**Exercise objective**.
A verbatim copy of the line containing "667.342 | 1116.469 |" and all lines after it, up to and including the final line of the records, is the only acceptable output.

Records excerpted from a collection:
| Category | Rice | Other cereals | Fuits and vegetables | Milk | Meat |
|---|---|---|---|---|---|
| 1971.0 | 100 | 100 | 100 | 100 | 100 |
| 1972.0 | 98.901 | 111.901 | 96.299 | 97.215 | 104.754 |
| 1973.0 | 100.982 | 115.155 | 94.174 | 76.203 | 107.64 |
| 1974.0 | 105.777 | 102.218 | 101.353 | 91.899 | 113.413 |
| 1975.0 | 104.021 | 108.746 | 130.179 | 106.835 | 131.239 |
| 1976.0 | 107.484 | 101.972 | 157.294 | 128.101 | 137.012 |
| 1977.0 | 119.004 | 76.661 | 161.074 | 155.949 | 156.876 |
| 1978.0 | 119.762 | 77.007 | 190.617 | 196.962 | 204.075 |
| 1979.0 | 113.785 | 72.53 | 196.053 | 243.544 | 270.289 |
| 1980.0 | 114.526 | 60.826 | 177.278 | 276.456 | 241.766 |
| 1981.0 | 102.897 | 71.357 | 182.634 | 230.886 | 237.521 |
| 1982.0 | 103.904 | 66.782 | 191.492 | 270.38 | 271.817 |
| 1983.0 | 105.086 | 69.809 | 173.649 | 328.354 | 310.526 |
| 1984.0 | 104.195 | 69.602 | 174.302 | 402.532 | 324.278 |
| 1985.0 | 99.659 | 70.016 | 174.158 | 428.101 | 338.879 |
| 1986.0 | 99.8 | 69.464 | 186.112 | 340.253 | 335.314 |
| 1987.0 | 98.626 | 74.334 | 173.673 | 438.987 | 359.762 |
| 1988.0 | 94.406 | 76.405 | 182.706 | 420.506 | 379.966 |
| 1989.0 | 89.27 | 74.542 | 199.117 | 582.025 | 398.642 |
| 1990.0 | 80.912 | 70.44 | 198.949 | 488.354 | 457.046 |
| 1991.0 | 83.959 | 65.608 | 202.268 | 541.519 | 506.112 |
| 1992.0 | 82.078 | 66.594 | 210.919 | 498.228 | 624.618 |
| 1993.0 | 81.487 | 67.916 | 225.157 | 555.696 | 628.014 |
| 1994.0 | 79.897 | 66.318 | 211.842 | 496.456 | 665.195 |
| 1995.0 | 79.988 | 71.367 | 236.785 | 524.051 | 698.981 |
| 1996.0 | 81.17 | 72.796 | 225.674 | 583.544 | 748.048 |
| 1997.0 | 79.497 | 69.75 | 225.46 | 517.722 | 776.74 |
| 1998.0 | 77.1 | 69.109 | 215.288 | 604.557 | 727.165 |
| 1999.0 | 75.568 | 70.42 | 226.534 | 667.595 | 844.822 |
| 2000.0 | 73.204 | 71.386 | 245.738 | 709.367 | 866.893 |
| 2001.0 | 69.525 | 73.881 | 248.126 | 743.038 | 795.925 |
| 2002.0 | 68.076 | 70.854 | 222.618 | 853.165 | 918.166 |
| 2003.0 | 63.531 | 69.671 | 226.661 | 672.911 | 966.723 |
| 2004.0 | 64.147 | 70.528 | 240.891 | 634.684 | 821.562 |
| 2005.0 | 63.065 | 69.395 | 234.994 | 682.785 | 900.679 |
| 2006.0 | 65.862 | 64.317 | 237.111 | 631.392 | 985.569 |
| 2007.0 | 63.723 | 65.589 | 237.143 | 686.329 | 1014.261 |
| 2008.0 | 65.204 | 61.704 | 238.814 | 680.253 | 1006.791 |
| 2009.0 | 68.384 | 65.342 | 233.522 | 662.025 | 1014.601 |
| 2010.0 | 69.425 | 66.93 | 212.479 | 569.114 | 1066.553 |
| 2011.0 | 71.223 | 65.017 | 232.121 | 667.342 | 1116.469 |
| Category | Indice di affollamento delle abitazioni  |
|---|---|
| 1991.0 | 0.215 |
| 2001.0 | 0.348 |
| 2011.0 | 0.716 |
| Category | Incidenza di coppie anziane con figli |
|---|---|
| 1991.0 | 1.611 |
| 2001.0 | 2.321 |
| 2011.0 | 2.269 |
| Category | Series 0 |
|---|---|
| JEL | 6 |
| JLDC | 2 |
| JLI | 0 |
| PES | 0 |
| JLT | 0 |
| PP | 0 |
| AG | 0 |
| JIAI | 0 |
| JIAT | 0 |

**Response below**.
| 2011.0 | 71.223 | 65.017 | 232.121 | 667.342 | 1116.469 |
| Category | Indice di affollamento delle abitazioni  |
|---|---|
| 1991.0 | 0.215 |
| 2001.0 | 0.348 |
| 2011.0 | 0.716 |
| Category | Incidenza di coppie anziane con figli |
|---|---|
| 1991.0 | 1.611 |
| 2001.0 | 2.321 |
| 2011.0 | 2.269 |
| Category | Series 0 |
|---|---|
| JEL | 6 |
| JLDC | 2 |
| JLI | 0 |
| PES | 0 |
| JLT | 0 |
| PP | 0 |
| AG | 0 |
| JIAI | 0 |
| JIAT | 0 |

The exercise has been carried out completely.